DATA IN THIS EXERCISE START

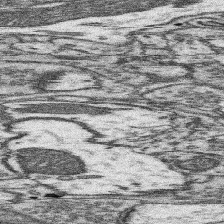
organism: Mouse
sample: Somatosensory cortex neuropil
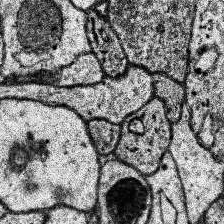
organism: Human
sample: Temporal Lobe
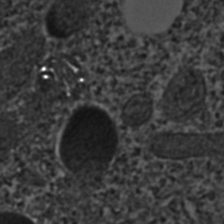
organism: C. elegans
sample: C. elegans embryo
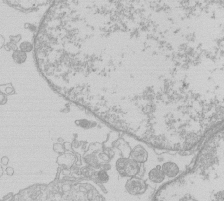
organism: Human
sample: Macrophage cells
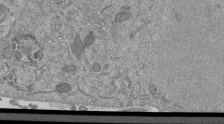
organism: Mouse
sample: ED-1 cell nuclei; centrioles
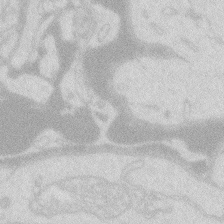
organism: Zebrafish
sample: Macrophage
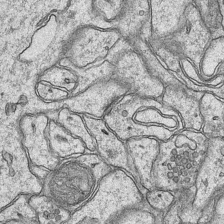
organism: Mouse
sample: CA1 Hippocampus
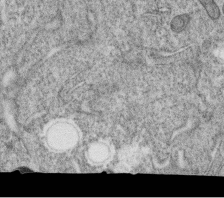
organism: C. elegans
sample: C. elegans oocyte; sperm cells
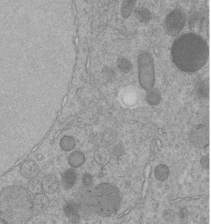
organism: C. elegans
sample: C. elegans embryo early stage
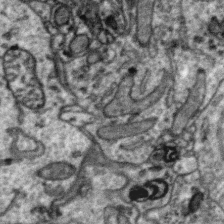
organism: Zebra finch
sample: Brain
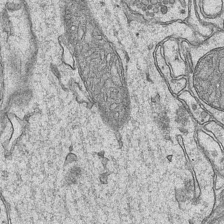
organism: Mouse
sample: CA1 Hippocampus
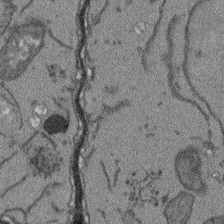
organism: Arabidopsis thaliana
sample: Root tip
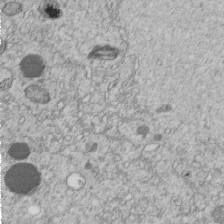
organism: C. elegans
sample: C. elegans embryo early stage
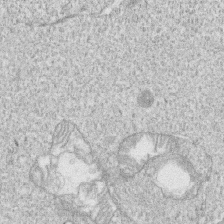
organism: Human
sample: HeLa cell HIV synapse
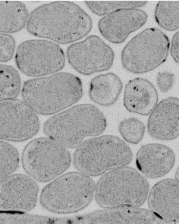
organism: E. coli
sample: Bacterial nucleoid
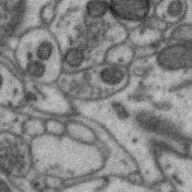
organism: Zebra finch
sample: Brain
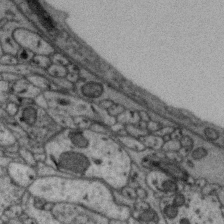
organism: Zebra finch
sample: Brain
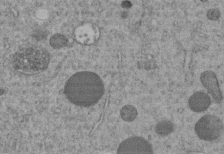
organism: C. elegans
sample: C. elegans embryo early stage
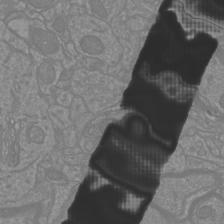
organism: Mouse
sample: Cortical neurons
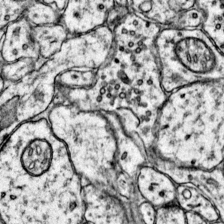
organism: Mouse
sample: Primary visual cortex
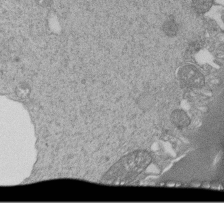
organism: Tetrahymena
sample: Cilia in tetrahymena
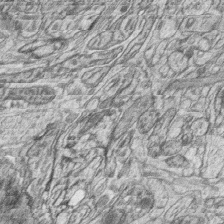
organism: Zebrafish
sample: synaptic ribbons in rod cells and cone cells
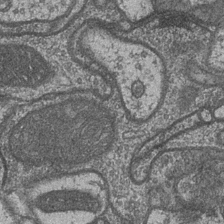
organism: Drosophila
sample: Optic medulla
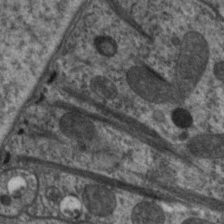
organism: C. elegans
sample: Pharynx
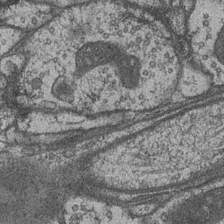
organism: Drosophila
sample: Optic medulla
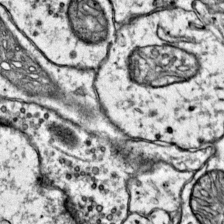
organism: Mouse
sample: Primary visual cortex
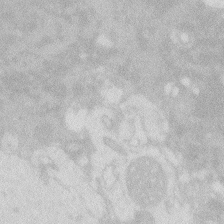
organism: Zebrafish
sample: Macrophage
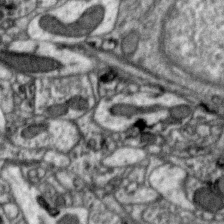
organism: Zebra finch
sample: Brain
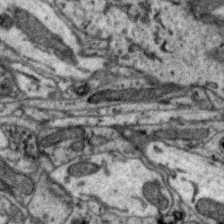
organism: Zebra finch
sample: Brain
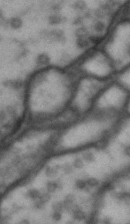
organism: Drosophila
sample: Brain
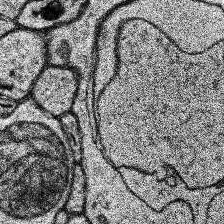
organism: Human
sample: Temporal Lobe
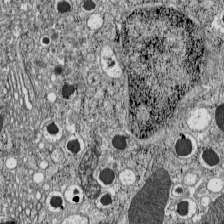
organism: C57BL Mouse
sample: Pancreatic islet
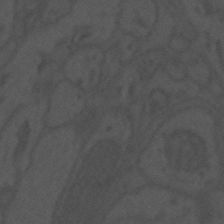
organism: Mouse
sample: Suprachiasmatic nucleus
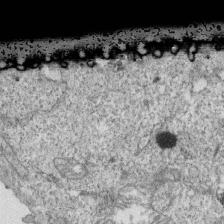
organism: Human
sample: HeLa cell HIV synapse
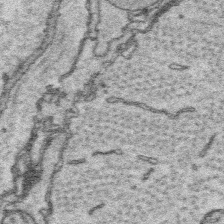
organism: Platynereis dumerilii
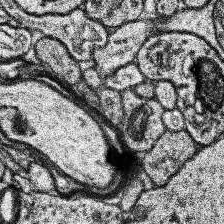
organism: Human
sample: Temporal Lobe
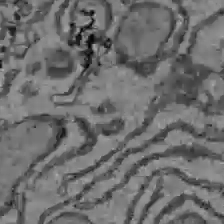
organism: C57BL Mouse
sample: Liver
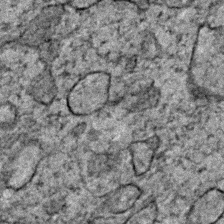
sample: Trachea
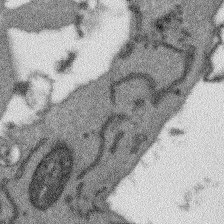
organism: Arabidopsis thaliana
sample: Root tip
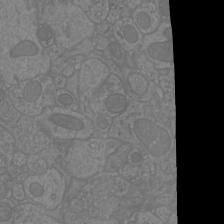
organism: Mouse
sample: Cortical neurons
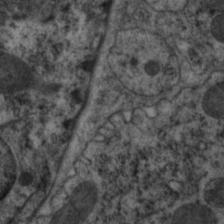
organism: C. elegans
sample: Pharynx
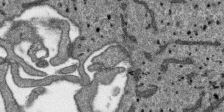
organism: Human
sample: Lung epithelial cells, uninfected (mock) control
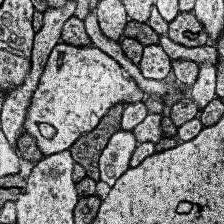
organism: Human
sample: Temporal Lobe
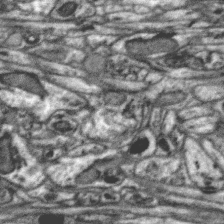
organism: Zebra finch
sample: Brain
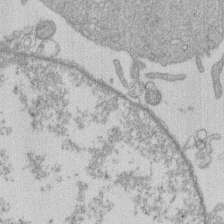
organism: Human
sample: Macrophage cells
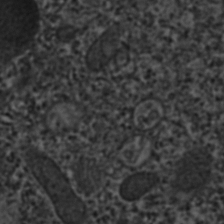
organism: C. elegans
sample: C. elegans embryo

DATA IN THIS EXERCISE END

- PROBLEM STATEMENT:
The finished answer is an exact repetition of the listing, with every picture removed.

- TASK RESULT:
organism: Mouse
sample: Somatosensory cortex neuropil
organism: Human
sample: Temporal Lobe
organism: C. elegans
sample: C. elegans embryo
organism: Human
sample: Macrophage cells
organism: Mouse
sample: ED-1 cell nuclei; centrioles
organism: Zebrafish
sample: Macrophage
organism: Mouse
sample: CA1 Hippocampus
organism: C. elegans
sample: C. elegans oocyte; sperm cells
organism: C. elegans
sample: C. elegans embryo early stage
organism: Zebra finch
sample: Brain
organism: Mouse
sample: CA1 Hippocampus
organism: Arabidopsis thaliana
sample: Root tip
organism: C. elegans
sample: C. elegans embryo early stage
organism: Human
sample: HeLa cell HIV synapse
organism: E. coli
sample: Bacterial nucleoid
organism: Zebra finch
sample: Brain
organism: Zebra finch
sample: Brain
organism: C. elegans
sample: C. elegans embryo early stage
organism: Mouse
sample: Cortical neurons
organism: Mouse
sample: Primary visual cortex
organism: Tetrahymena
sample: Cilia in tetrahymena
organism: Zebrafish
sample: synaptic ribbons in rod cells and cone cells
organism: Drosophila
sample: Optic medulla
organism: C. elegans
sample: Pharynx
organism: Drosophila
sample: Optic medulla
organism: Mouse
sample: Primary visual cortex
organism: Zebrafish
sample: Macrophage
organism: Zebra finch
sample: Brain
organism: Zebra finch
sample: Brain
organism: Drosophila
sample: Brain
organism: Human
sample: Temporal Lobe
organism: C57BL Mouse
sample: Pancreatic islet
organism: Mouse
sample: Suprachiasmatic nucleus
organism: Human
sample: HeLa cell HIV synapse
organism: Platynereis dumerilii
organism: Human
sample: Temporal Lobe
organism: C57BL Mouse
sample: Liver
sample: Trachea
organism: Arabidopsis thaliana
sample: Root tip
organism: Mouse
sample: Cortical neurons
organism: C. elegans
sample: Pharynx
organism: Human
sample: Lung epithelial cells, uninfected (mock) control
organism: Human
sample: Temporal Lobe
organism: Zebra finch
sample: Brain
organism: Human
sample: Macrophage cells
organism: C. elegans
sample: C. elegans embryo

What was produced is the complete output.